Bonfire of the Anarchists

 

It was just after the Second World War, so the story goes, when former Congresswoman (future US Ambassador to Italy and Brazil) and wife of Henry Luce (who launched Time magazine, Fortune, and Sports Illustrated among others) Clare Boothe Luce visited Winston Churchill at Chartwell. “I tried to be especially ingratiating because Harry (Henry) wanted US rights to Churchill’s war memoirs for Life magazine,” Ms. Luce later recalled.
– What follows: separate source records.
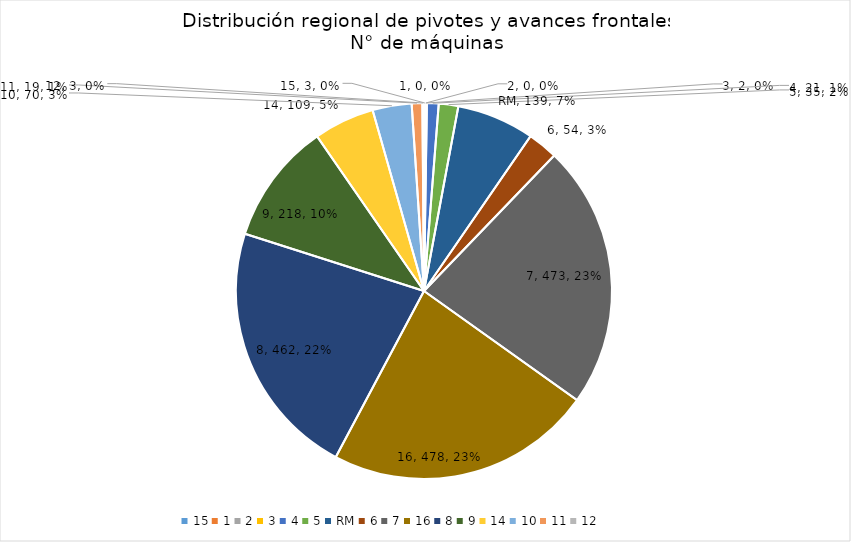
| Category | N° máquinas |
|---|---|
| 15 | 3 |
| 1 | 0 |
| 2 | 0 |
| 3 | 2 |
| 4 | 21 |
| 5 | 35 |
| RM | 139 |
| 6 | 54 |
| 7 | 473 |
| 16 | 478 |
| 8 | 462 |
| 9 | 218 |
| 14 | 109 |
| 10 | 70 |
| 11 | 19 |
| 12 | 3 |

While walking through one gallery in Churchill’s home, Luce remarked on the “wonderful paintings” hanging therein, prompting Churchill to reply, “I’m glad you like them, but only one of them is painted by me.”  “I asked which one was his,” Luce said, “and he pointed to a pastoral scene, a field of some sort.” Well, she didn’t want to sound sycophantic. In fact, she seized on the opportunity to, “…establish my critical independence.” And so with a sly smile, Clare said that she liked Churchill’s painting well enough, but that she thought it was “too — placid; lacking in movement.”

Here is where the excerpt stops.